Stranger Things to zjawisko. Kiedy tylko pojawił się na Netflixie, wszyscy oszaleli. Zaczęłam oglądać go jakiś tydzień po załadowaniu na Netflix, równolegle feed na moim Facebooku zaczął wariować, a znajomi bez opamiętania udostępniali artykuły, piosenki ze ścieżki dźwiękowej i wymieniali opinie na temat nowej amerykańskiej produkcji. Dlaczego 8-odcinkowy serial stał się natychmiast absolutnym hitem?
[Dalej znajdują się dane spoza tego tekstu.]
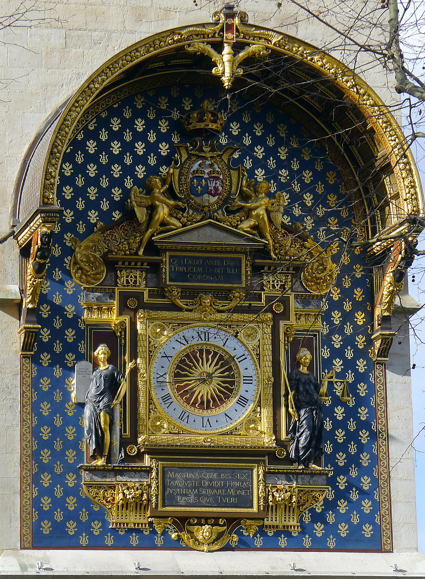 Conciergerie , horloge Charles V - Paris Ier .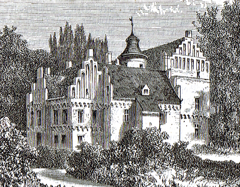 Rygård er blandt andet en herregård i Langå Sogn ved Ørbæk på Østfyn. Herregården nævnes første gang i 1372.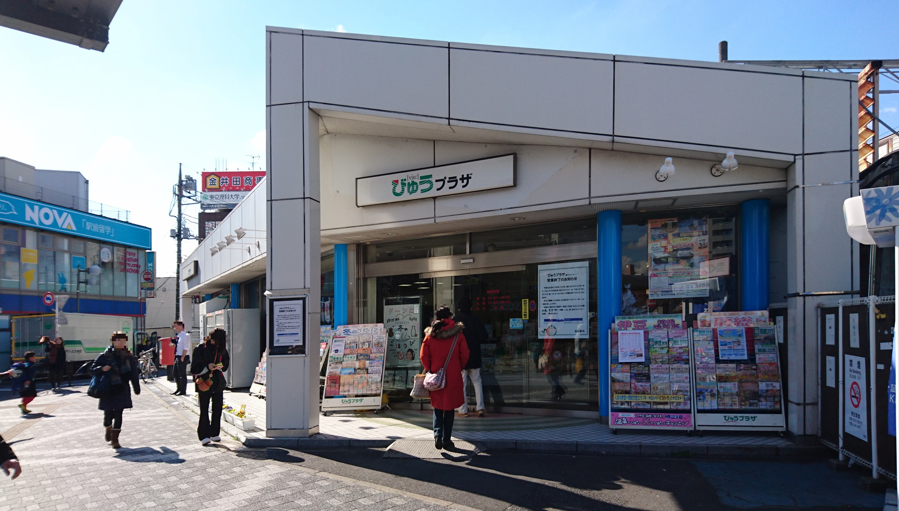 金町駅ビュープラザ2017年2月25日撮影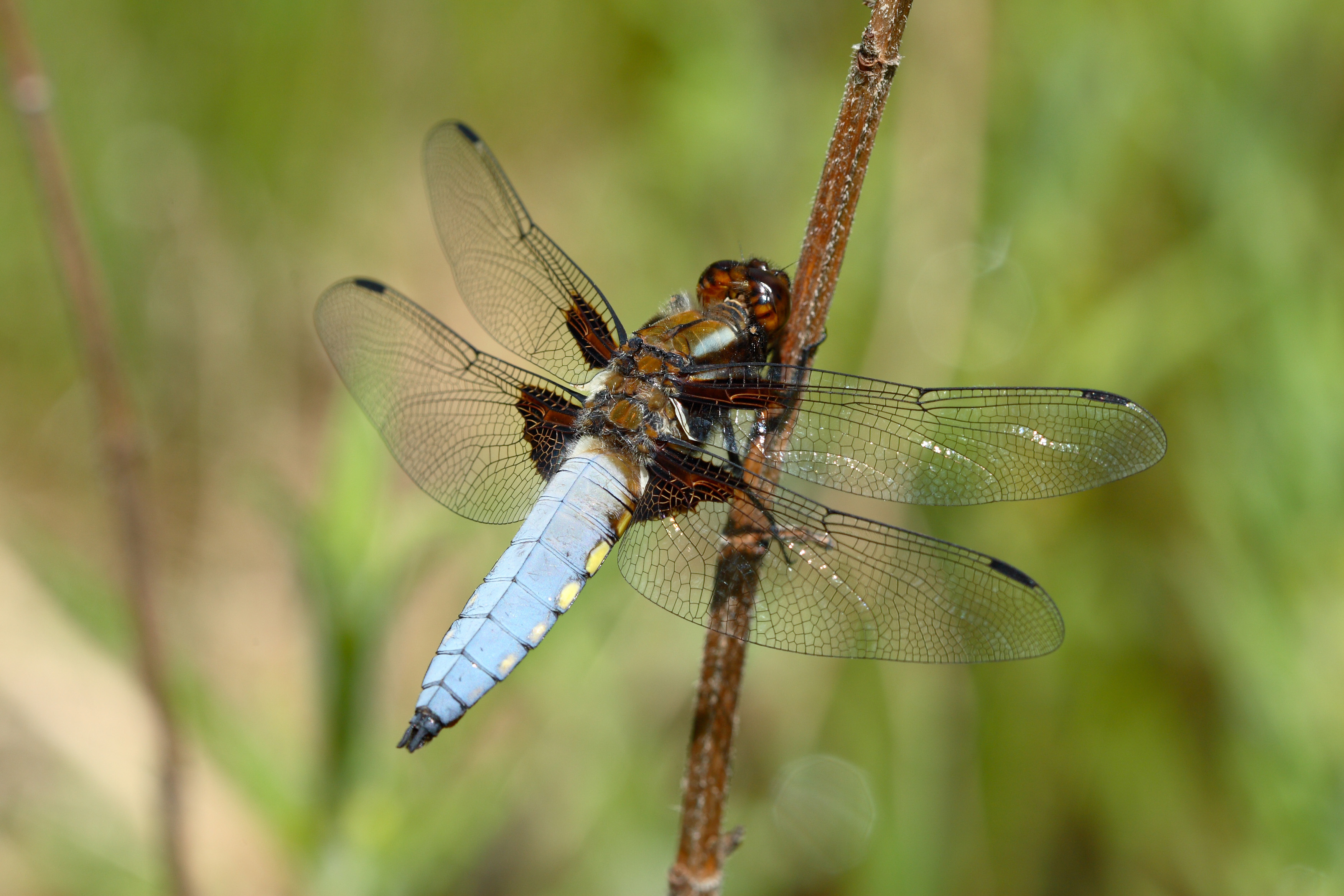 Plattbauch (Libellula depressa)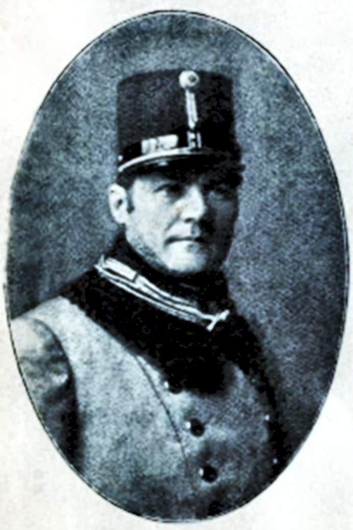 Rudolf Hans Bartsch, österreichischer Schriftsteller, als k. u. k. Hauptmann1914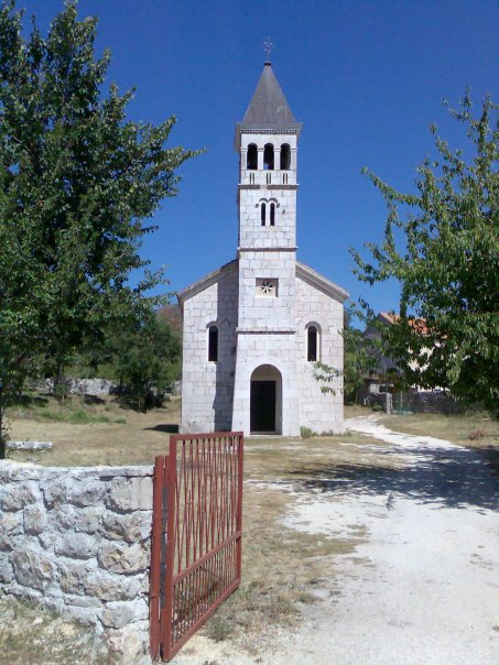 Pravoslavna crkva svetog Petra u Tepljuhu, u Šibensko-kninskoj županiji.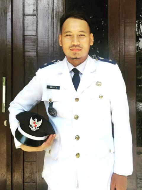 Amadeo, S.T. setelah dilantik sebagai Lurah Utan Panjang, Kemayoran, Jakarta Pusat pada 14 Januari 2020.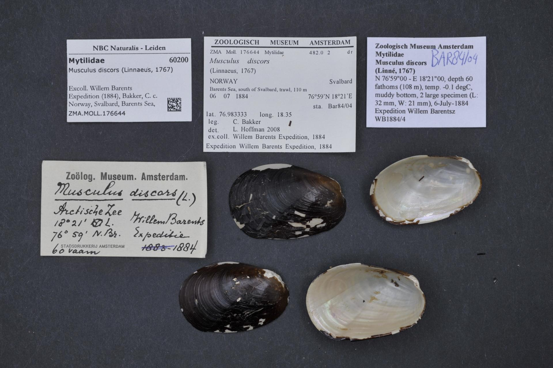 Musculus discors (Linnaeus, 1767)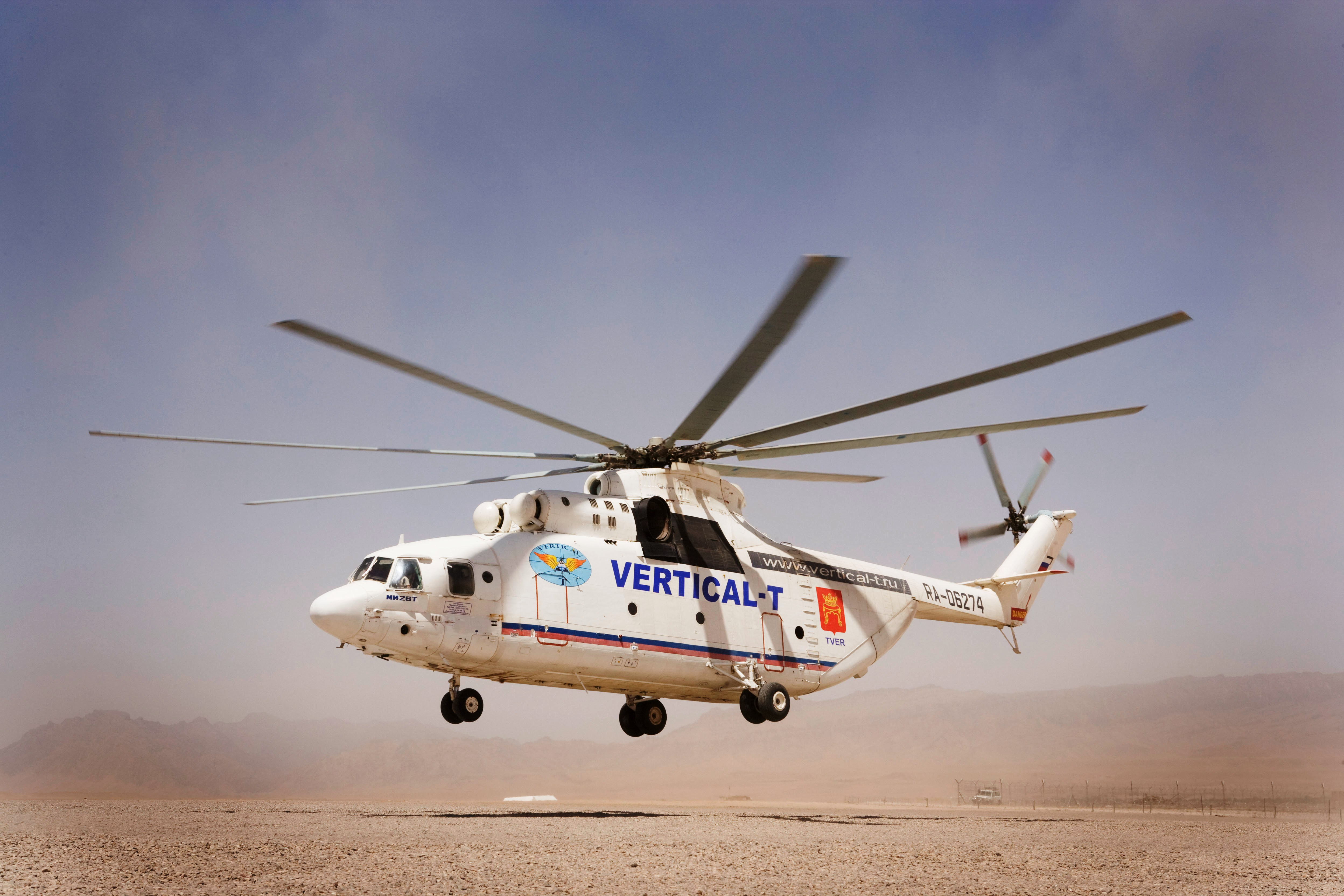 TFU Task Force Uruzgan: De HALO, ingehuurde transporthelikopter die vliegt voor de Nderlanders stijgt op vanaf de vliegstrip te Tarin Kowt.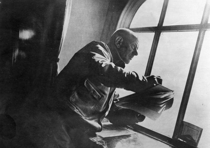 Ludwig Dettmann Scherl: Der grosse Transozeanflug des "Graf Zeppelin". Das deutsche Riesenluftschiff "Graf Zeppelin" ist nach zweimaliger erfolgreicher Überquerung des Ozeans glücklich in seinen Heimathafen zurückgekehrt. Unsere Bilder zeigen Aufnahmen, die unser an Bord befindlicher Bildberichterstatter aufgenommen hat.- Der Spezialzeichner des Scherlverlages, Professor Dettmann, der das künstlerische Moment der Atlantiküberquerung im Passagierluftschiff festhielt, bei seiner Arbeit am Kabinenfenster des "Graf Zeppelin". Abgebildete Personen: Dettmann, Ludwig Prof. Dr.: Maler, Deutschland (GND 116086483)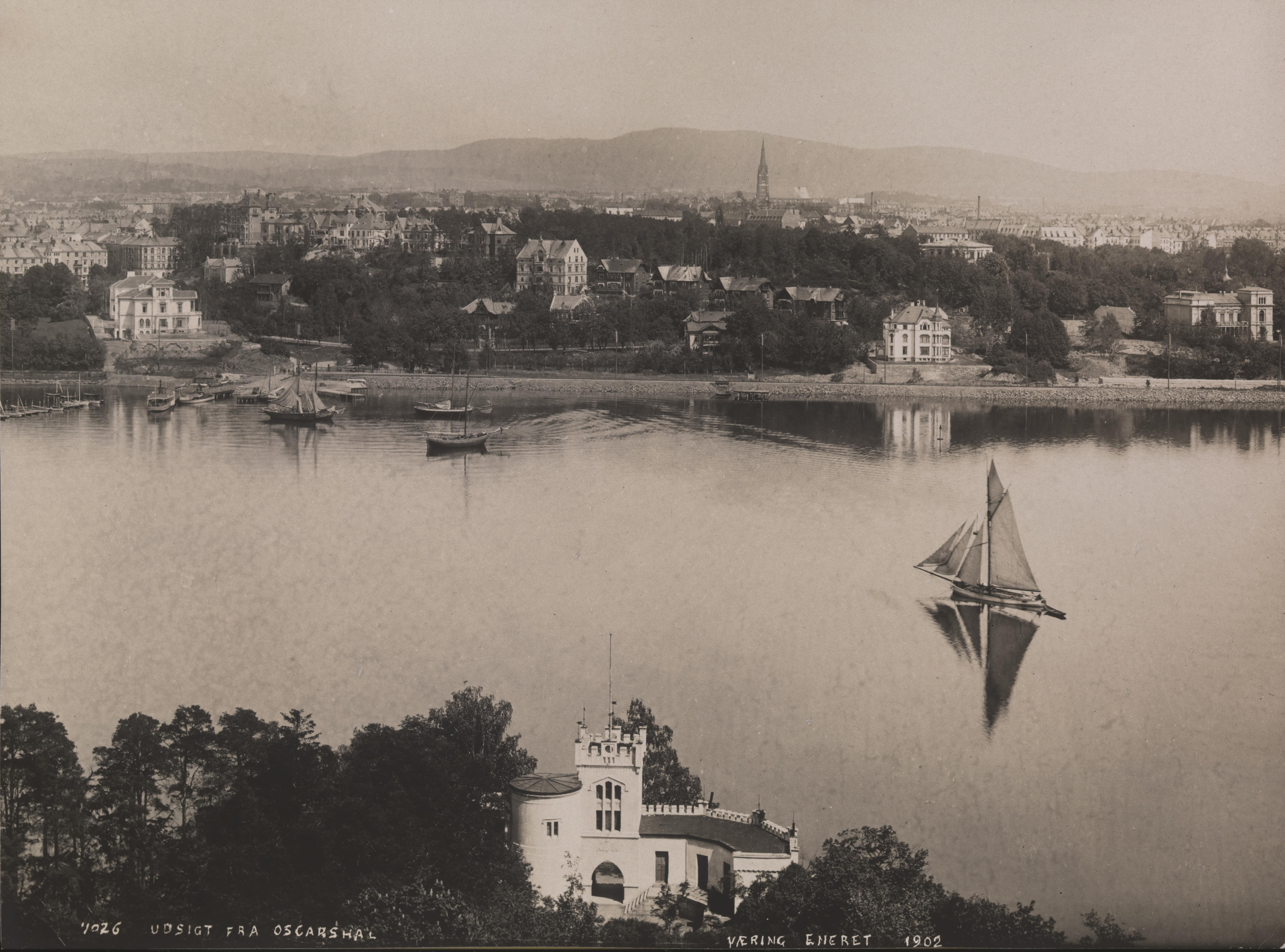 Bildet er hentet fra Nasjonalbibliotekets bildesamling Bygdøy, Oslo, Oslo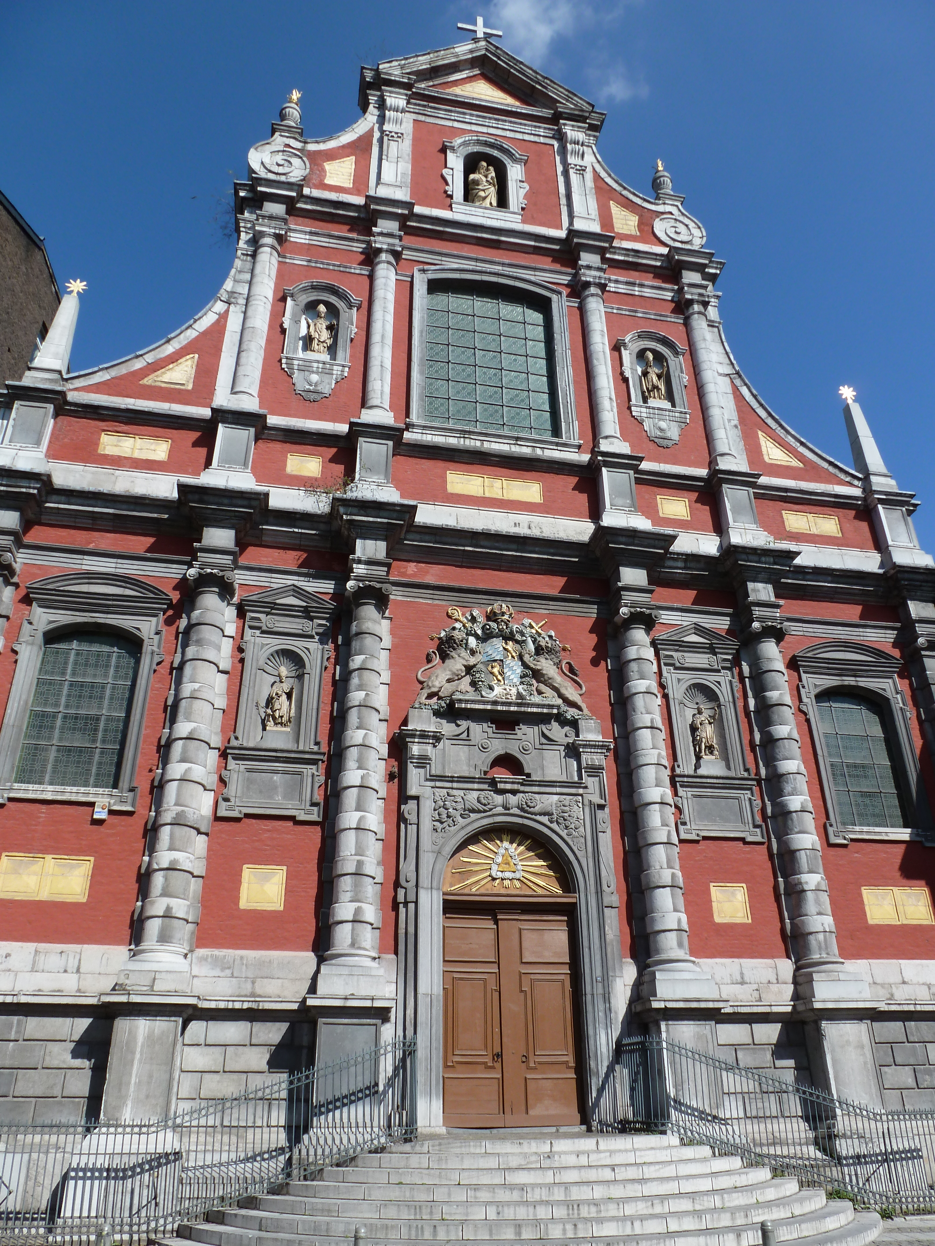 église désacralisée - autrement nommée Eglise Notre-Dame de l'Immaculée-Conception ou Eglise Saint-Gérard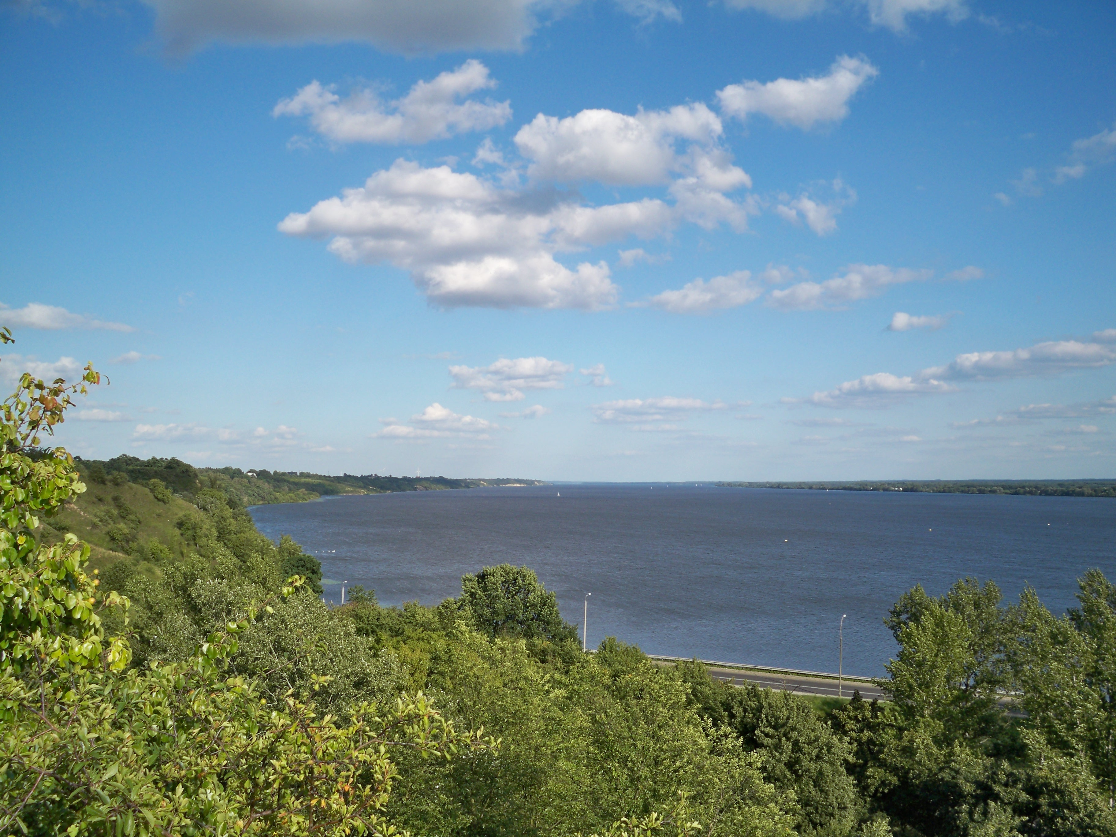 Wisła (2009 r.)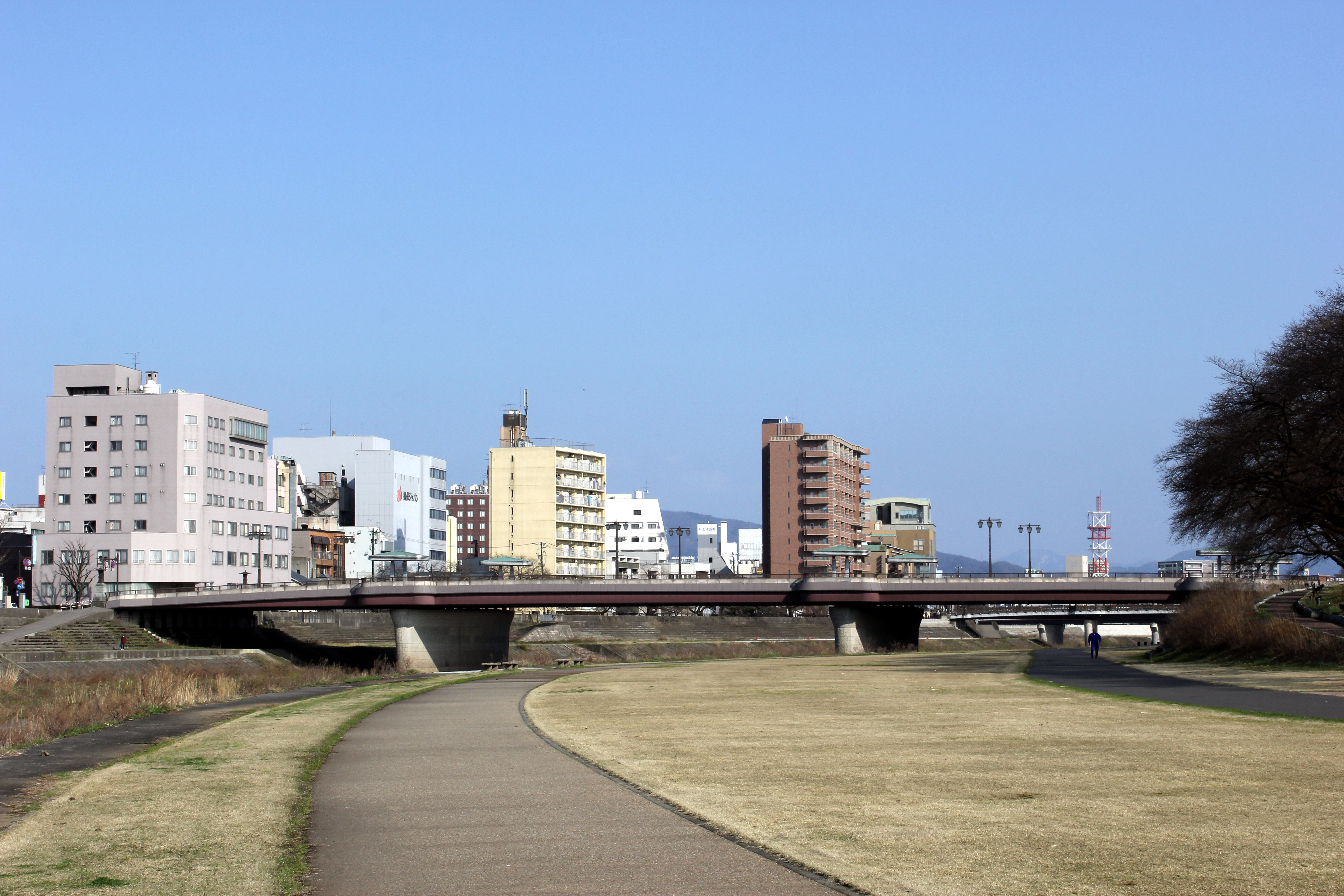 九十九橋（福井県）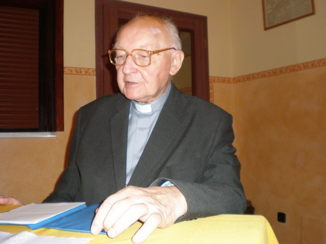 fotografii vyfotila Mgr. Veronika Čepelková při příležitostí exercicií s Mons. ThLic. Bohumilem Kolářem

Nie wiem, od czego zacząć, więc zacznę od początku. Właściwa fabuła serialu (czas akcji: lata 80.) rozpoczyna się w momencie, kiedy znika dziesięcioletni chłopiec – Will. Wszystko wskazuje na to, że doszło do nieszczęśliwego wypadku, a Will utonął. Okazuje się jednak, że w sprawa zaginięcia chłopca jest powiązana nie tylko ze zjawiskami paranormalnymi, ale również z tajnymi badaniami amerykańskiego rządu, który od samego początku wie, co stało się małemu Willowi. Rozpoczyna się wyścig z czasem.

Stranger Things (reżyseria: Matt i Ross Duffer) jest osadzony w małym amerykańskim miasteczku Hawkins w stanie Indiana – można absolutnie zakochać się w klimacie miejsca, w którym dzieje się akcja. Lasy, małomiasteczkowe życie, jeden supermarket i szeryf, który ma problem z alkoholem (w tej roli świetny David Harbour). Matkę zaginionego chłopca i jego starszego brata gra fenomenalna Winona Ryder, która udowodniła swój aktorski kunszt, wcielając się w rolę emocjonalnie niestabilnej matki, która za wszelką cenę chce dowiedzieć się, co naprawdę stało się z jej synem.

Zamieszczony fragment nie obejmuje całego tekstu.